Sorry Wall Street, Brian Chesky Doesn’t Need Your Money

(Bloomberg) -- Airbnb doesn't want to go public anytime soon. Why would it? The home-sharing company has been able to raise funding from private investors to its heart's desire. You've got to believe that if the startup decides that it needs more money, SoftBank with its $93 billion fund, is happy to help. And Airbnb is profitable, so it doesn't need more cash to stay afloat.

What about that sweet IPO payout, you say? Even without going public, the company's three founders and some early employees netted at least $350 million by selling their Airbnb shares privately. What's not to love?

A lot, if you work at Airbnb.
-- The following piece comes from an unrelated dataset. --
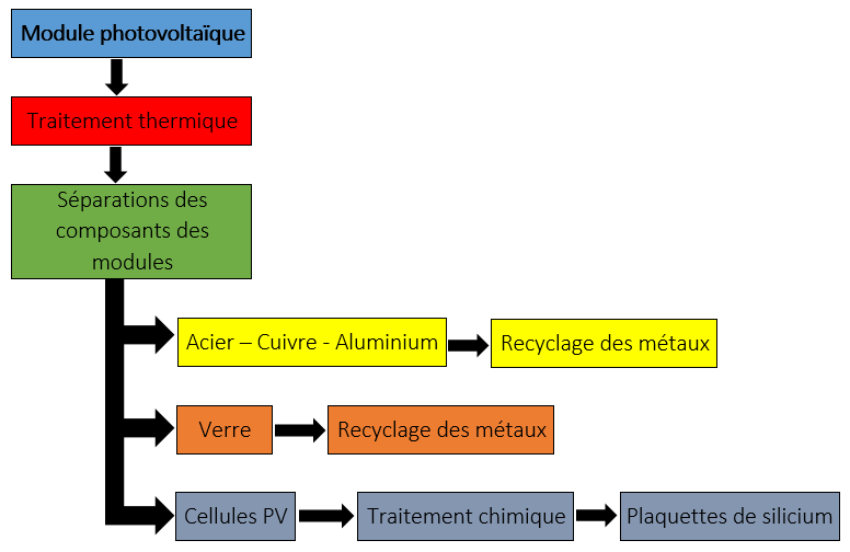 Ce figure résume les différents étapes du recyclage d'un panneau photovoltaïque.

The company's employees appear to be growing understandably frustrated and increasingly nervous that they're getting shortchanged. Some employees' shares could expire if the company doesn't go public by the end of 2020. So Brian Chesky, the company's chief executive officer, promised them during an all-hands meeting on Thursday that Airbnb would go public before that happened. Chesky also told employees that the company would be ready, though not necessarily willing, to hold an IPO by June 2019.

Of course, if you've been paying attention, it shouldn't shock you that Airbnb is reluctant to enter the public markets: Airbnb's ex-Chief Financial Officer Laurence Tosi left in February amid a growing feud with Chesky over whether the company should go public imminently. Tosi was ready to leap; Chesky wasn't.

Tosi and a contingent of Airbnb employees aren't the only ones who'd like to see the company IPO sooner rather than later. There are investors who'd happily cash out as well. But they aren't calling the shots. This is a tautology but it's worth underlining: In founder-controlled companies, the founders decide when to go public.

That's increasingly important as more investors let founders cash out before the IPO. In one very recent example, Travis VanderZanden, the founder of the scooter sharing startup Bird, sold millions of dollars of his own shares just over a year into his company's existence. These kinds of deals mean there's been far less personal financial pressure for founders to head to the public markets. Uber co-founder Garrett Camp sold shares to TPG at a $3 billion valuation in 2013. And Travis Kalanick sold $1.4 billion worth of Uber shares, 29 percent of his take, as part of the SoftBank deal this year. It should be no surprise that it basically took a coup to get the company talking about an IPO.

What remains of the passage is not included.